Question

A ferry leaves Nanaimo to make the 22 km trip to Vancouver at the same time as a forry leaves Vancouver for Nanaimo. The ferry leaving Nanaimo travels 2 km/h faster than the other ferry How far are they from Vancouver when they meet 45 minutes later?

Answer 1

They are 11.7475km away from Vancouver when they meet.

Explanation:

The first step to solve this problem is modeling the position of each ferry. The position can be modeled by a first order equation in the following format:

`S(t) = S_(0) + vt`, in which
`S_(0)` is the initial position of the ferry, t is the time in hours and v is the speed in km/h.

I am going to say that the positive direction is from Nanaimo to Vancouver, and that Nanaimo is the position 0 and Vancouver the position 22.

First ferry:

Leaves Nanaimo, so
`S_(0) = 0`. It is 2km/h faster than the second ferry, so i am going to say that
`v = v + 2`. It moves in the positive direction, so v is positive. The equation of the position of this train is modeled as:

`S_(1)(t) = 0 + (v+2)t`,

Second ferry:

Leaves Vancouver, so
`S_(0) = 22`. It has a speed of v, that is negative, since it moves in the negative direction. So

`S_(2)(t) = 22 - vt`

The problem states that they meet in 45 minutes. Here we have to pay attention. Since the speed is in km/h, the time needs to be in h. So 45 minutes = 0.75h.
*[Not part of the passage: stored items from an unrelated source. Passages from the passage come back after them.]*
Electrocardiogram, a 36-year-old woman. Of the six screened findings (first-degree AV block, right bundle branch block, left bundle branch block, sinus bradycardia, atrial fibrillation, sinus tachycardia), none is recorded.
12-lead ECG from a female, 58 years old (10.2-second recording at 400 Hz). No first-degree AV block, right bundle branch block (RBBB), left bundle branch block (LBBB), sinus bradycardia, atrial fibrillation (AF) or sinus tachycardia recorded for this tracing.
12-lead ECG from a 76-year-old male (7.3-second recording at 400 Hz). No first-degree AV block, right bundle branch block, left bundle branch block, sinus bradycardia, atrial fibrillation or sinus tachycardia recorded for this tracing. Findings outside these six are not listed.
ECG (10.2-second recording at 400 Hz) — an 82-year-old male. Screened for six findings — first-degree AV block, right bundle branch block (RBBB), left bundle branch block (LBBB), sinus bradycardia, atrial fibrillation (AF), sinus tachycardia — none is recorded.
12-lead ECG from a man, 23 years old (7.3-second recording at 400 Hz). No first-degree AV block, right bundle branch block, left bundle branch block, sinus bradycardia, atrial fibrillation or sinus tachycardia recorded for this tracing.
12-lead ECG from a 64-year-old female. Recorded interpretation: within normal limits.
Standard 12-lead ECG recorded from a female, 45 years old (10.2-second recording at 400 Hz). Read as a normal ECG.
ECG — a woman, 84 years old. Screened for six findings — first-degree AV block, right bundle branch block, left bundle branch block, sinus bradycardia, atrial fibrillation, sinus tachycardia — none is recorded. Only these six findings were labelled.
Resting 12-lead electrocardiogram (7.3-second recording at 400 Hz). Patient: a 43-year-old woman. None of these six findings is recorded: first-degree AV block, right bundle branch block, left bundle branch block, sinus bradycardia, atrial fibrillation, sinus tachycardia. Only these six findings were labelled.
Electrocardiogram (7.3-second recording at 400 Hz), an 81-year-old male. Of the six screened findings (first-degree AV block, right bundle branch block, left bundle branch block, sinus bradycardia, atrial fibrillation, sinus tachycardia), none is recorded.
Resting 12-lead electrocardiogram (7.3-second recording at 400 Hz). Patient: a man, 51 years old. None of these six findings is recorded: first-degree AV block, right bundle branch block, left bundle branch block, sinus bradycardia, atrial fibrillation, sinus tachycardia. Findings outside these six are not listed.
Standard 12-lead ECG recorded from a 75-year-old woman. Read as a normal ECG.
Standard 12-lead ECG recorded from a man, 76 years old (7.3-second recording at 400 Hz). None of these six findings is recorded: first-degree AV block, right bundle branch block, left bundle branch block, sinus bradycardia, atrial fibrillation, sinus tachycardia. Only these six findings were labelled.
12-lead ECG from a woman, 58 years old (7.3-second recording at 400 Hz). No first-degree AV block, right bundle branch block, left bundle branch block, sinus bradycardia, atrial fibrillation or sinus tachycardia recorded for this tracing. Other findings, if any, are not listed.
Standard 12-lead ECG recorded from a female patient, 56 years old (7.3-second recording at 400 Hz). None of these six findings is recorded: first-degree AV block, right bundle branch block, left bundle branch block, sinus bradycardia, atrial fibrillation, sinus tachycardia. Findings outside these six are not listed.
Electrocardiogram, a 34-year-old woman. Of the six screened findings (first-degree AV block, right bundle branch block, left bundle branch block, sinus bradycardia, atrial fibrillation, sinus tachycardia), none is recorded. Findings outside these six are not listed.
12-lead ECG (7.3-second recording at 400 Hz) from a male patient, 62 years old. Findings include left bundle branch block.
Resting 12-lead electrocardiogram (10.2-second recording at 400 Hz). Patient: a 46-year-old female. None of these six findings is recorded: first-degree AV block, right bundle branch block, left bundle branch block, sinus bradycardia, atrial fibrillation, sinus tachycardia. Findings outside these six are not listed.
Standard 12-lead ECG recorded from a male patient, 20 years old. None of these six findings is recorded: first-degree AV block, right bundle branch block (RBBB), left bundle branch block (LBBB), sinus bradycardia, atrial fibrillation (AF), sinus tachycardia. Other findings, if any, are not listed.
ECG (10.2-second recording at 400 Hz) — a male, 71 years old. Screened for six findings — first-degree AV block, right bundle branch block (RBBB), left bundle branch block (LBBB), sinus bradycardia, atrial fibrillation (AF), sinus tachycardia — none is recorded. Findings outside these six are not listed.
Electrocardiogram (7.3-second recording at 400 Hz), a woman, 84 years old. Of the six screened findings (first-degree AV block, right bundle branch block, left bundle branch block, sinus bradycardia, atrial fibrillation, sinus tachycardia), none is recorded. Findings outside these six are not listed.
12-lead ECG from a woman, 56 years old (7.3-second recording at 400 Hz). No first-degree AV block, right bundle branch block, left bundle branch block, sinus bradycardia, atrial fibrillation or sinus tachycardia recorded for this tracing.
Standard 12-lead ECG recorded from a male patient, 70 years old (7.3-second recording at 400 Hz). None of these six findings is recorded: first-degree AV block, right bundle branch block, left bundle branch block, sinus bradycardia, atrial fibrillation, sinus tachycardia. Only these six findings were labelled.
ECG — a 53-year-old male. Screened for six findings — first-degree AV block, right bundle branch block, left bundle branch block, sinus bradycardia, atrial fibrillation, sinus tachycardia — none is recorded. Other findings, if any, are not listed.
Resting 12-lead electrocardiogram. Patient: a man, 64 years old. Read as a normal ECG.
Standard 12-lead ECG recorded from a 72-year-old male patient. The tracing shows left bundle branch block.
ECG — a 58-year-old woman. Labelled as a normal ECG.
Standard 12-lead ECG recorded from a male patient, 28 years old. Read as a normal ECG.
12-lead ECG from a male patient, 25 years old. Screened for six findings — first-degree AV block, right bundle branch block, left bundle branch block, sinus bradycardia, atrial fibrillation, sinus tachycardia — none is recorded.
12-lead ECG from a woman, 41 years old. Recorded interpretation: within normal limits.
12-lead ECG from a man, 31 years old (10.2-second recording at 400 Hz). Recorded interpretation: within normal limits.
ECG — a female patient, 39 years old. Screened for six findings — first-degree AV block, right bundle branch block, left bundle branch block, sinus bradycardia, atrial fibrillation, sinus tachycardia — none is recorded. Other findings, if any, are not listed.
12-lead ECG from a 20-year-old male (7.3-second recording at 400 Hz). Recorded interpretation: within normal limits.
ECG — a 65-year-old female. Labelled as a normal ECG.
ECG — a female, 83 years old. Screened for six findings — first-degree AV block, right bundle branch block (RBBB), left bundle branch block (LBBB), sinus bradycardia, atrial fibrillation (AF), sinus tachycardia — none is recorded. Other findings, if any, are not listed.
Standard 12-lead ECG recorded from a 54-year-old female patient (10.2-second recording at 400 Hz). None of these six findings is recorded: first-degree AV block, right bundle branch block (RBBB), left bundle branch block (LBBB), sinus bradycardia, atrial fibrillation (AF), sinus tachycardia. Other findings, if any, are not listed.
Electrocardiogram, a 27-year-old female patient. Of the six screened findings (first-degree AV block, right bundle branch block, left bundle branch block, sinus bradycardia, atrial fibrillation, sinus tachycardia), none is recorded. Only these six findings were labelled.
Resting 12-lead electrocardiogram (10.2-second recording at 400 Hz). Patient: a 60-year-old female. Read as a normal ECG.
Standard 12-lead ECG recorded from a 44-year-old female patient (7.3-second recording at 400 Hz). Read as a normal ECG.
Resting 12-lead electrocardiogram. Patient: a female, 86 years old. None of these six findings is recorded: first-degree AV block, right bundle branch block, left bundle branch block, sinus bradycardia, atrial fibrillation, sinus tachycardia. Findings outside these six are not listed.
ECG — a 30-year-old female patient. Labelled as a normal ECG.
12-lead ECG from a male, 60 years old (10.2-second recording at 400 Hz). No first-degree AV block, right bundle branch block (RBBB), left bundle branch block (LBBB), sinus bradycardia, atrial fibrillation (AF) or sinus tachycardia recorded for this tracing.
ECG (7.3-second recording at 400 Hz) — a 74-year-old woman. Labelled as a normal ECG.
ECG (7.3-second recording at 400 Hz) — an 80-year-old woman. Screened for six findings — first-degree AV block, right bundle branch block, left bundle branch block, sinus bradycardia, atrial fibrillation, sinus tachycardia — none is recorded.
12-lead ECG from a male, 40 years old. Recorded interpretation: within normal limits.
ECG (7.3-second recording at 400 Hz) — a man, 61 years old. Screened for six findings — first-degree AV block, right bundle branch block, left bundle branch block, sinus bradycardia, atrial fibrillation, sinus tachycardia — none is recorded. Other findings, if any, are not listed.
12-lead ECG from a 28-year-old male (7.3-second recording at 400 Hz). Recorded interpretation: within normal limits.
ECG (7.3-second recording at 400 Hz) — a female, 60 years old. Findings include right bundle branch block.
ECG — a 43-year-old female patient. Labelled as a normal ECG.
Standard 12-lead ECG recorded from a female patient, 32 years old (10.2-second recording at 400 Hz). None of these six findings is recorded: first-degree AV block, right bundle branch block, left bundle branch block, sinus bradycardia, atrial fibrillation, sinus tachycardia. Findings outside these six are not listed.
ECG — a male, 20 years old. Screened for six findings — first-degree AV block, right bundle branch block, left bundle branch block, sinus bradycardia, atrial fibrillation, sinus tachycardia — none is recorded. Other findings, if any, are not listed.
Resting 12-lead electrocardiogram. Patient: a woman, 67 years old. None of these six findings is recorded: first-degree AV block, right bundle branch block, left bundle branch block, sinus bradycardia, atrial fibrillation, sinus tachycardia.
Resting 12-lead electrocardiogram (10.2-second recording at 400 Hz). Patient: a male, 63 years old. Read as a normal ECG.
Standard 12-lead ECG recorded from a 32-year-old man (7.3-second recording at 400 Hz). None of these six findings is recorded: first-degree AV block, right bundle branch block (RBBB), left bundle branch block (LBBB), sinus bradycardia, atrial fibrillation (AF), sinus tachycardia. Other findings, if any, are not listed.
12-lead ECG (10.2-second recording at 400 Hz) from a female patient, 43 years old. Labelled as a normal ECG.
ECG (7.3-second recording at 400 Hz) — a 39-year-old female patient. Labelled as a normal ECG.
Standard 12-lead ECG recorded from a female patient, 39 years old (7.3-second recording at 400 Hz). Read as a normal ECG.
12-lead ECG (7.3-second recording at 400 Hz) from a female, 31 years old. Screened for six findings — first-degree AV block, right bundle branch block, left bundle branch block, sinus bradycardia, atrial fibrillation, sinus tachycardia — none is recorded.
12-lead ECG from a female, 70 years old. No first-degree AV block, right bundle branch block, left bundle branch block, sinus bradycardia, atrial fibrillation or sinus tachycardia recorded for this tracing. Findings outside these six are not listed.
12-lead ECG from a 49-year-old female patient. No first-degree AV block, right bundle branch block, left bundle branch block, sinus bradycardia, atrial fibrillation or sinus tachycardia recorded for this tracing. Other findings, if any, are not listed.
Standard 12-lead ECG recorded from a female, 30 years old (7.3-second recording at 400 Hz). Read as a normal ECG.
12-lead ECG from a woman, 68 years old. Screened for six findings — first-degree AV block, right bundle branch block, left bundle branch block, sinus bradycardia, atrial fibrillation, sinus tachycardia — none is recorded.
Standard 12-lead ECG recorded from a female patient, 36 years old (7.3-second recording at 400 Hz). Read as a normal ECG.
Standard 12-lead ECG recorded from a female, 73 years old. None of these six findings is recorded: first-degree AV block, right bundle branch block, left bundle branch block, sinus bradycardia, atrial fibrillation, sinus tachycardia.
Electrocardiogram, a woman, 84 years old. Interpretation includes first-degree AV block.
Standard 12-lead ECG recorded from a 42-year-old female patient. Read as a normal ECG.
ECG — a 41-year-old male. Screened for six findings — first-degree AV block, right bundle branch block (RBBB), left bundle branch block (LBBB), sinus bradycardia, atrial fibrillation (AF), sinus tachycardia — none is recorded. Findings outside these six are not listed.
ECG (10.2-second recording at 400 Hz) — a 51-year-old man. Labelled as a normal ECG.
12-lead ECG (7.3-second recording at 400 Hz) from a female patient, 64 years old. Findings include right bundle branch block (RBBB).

They meet in 0.75h. It means that

`S_(1)(0.75) = S_(2)(0.75)`

With this we find the value o v, and replace in the equation of
`S_(2)` to see how far they are from Vancouver when they meet.

`S_(1)(0.75) = S_(2)(0.75)`

`0.75(v+2) = 22 - 0.75v`

`0.75v + 1.50 = 22 - 0.75v`

`1.50v = 20.50`

`v = (20.50)/(1.50)`

`v = 13.67`km/h.

`S_(2)(t) = 22 - vt`

`S_(2)(0.75) = 22 - 13.67*0.75 = 11.7475`

They are 11.7475km away from Vancouver when they meet.